3. Stopp-Loss-Orders auf neue Niveaus anheben
Ein Trailing-Stopp-Loss passt sich automatisch an, wenn der Kurs einer Aktie steigt, um Gewinne zu sichern und Abwärtsrisiken zu minimieren. Das Anheben des Stopp-Loss-Niveaus bei steigenden Kursen ermöglicht es, Gewinne zu realisieren, falls es zu einer Marktumkehr kommt, ohne dass die Position aktiv überwacht und manuell verkauft werden muss. Diese Strategie sichert nicht nur Gewinne, sondern eröffnet auch weiteres Aufwärtspotenzial, besonders in volatilen Märkten, in denen die Kurse stark schwanken können.
4. Portfolioallokation gemäß Risikotoleranz überprüfen
Ihr Portfolio sollte stets Ihrer aktuellen Risikotoleranz entsprechen, die sich aufgrund von Marktveränderungen oder persönlichen Faktoren wie Alter, Einkommen oder finanziellen Zielen anpassen kann. Die Überprüfung der Portfolioallokation bedeutet, den Anteil verschiedener Anlageklassen wie Aktien, Anleihen oder Cash zu bewerten und sicherzustellen, dass das Risikoprofil Ihren aktuellen Bedürfnissen entspricht. Wenn Ihr Portfolio zum Beispiel aufgrund von Marktentwicklungen risikoreicher geworden ist, kann eine Umschichtung erforderlich sein, um ein konservativeres Risiko-Rendite-Verhältnis wiederherzustellen, insbesondere bei sich ändernden Marktbedingungen.
5. Erhöhung des Cash- und Staatsanleihenanteils zur Reduzierung der Portfoliovolatilität
Die Erhöhung des Cash-Bestands ist eine einfache und wirksame Methode, um die Volatilität im Portfolio zu senken. In Zeiten von Unsicherheiten oder Marktabschlägen minimiert ein höherer Cash-Bestand potenzielle Verluste und stellt sicher, dass Liquidität für zukünftige Chancen vorhanden ist. Cash ist ein risikofreier Vermögenswert und schwankt nicht mit dem Markt, was dem Portfolio in volatilen Zeiten Stabilität verleiht.
Darüber hinaus gelten Staatsanleihen als sicherere Anlagen im Vergleich zu Aktien, da sie stabile und vorhersehbare Zinserträge bieten. Die Beimischung von Staatsanleihen ins Portfolio kann die Volatilität reduzieren, insbesondere in Phasen wirtschaftlicher Unsicherheit oder bei Korrekturen am Aktienmarkt.
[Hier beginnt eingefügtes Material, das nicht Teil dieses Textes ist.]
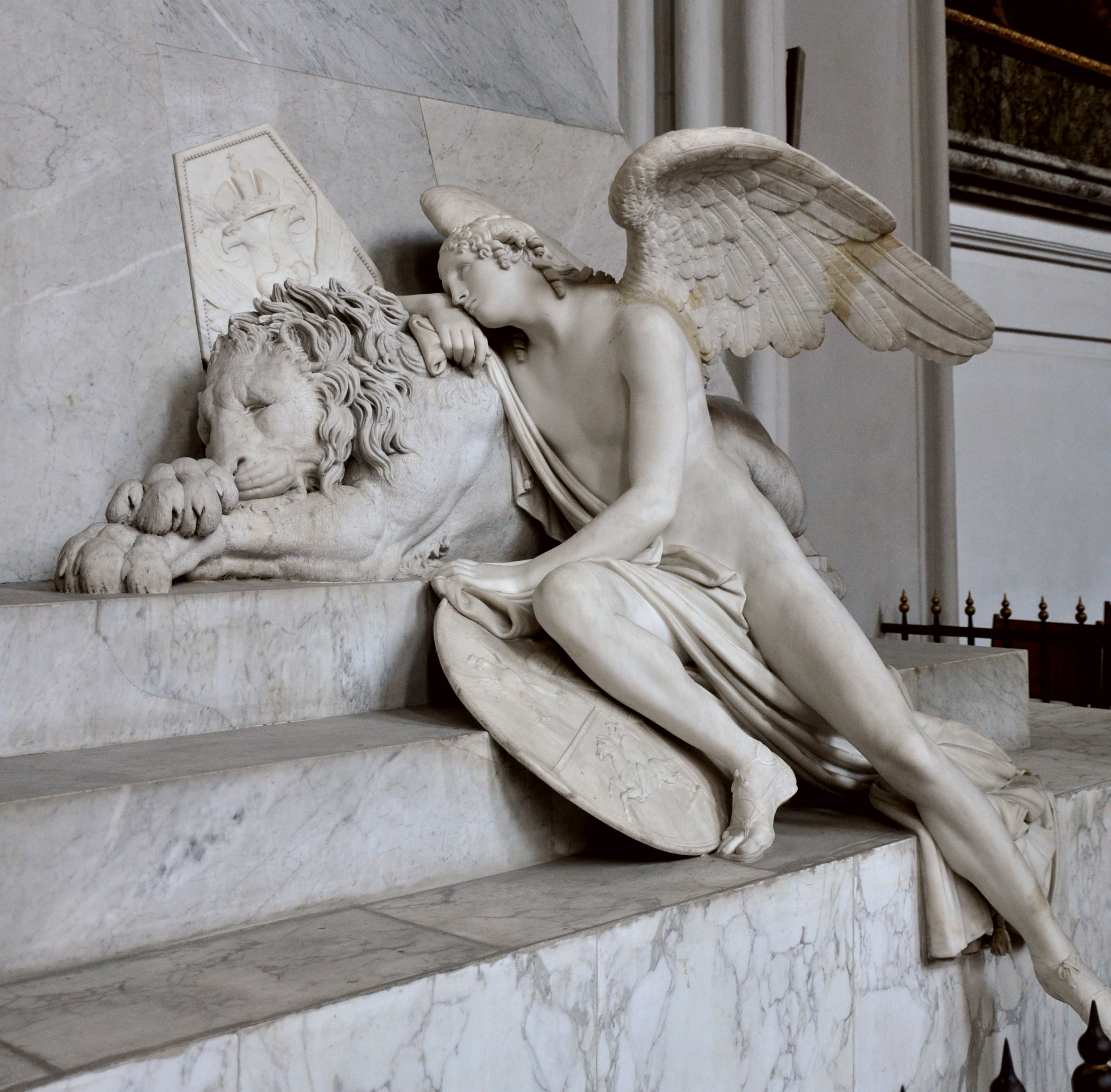 Wien, Augustinerkirche, Grabdenkmal für Erzherzogin Marie Christine von Antonio Canova, 1805 Trauernder Engel mit Schild und Löwe

Staatsanleihen korrelieren oft negativ mit Aktien und entwickeln sich tendenziell besser, wenn Aktienmärkte unter Druck geraten, besonders während Zinssenkungsphasen der Zentralbanken.
Fazit
Das technische Szenario für den S&P 500 bietet Chancen und Herausforderungen. Bullische Indikatoren wie die Unterstützung durch den gleitenden 200-Tage-Durchschnitt und der überverkaufte RSI deuten darauf hin, dass sich bei einem Rücksetzer eine Kaufgelegenheit ergeben könnte. Allerdings warnen bärische Muster wie niedrigere Hochs und schwächere Volumina in Erholungsphasen vor weiteren Abwärtsrisiken.
Wir wissen nicht, was als nächstes passiert - das weiß niemand. Daher empfehlen wir ein kontinuierliches Risikomanagement und eine Neugewichtung des Portfolios, um mit Zeiten erhöhter Unsicherheit umzugehen.
Könnte ich mich irren? Natürlich.
Was noch schlimmer ist:
- Vorübergehender Verzicht auf zusätzliche kurzfristige Gewinne oder
- Zeit damit verbringen, Verluste aufzuholen - denn das ist nicht dasselbe, wie Geld verdienen.
"Gelegenheiten gibt es immer wieder, verlorenes Geld ist erst einmal sehr lange weg." - Todd Harrison
Handeln Sie klug!
(Hinweis: Alle Daten beziehen sich auf den Schlusskurs vom Freitag, 6. September).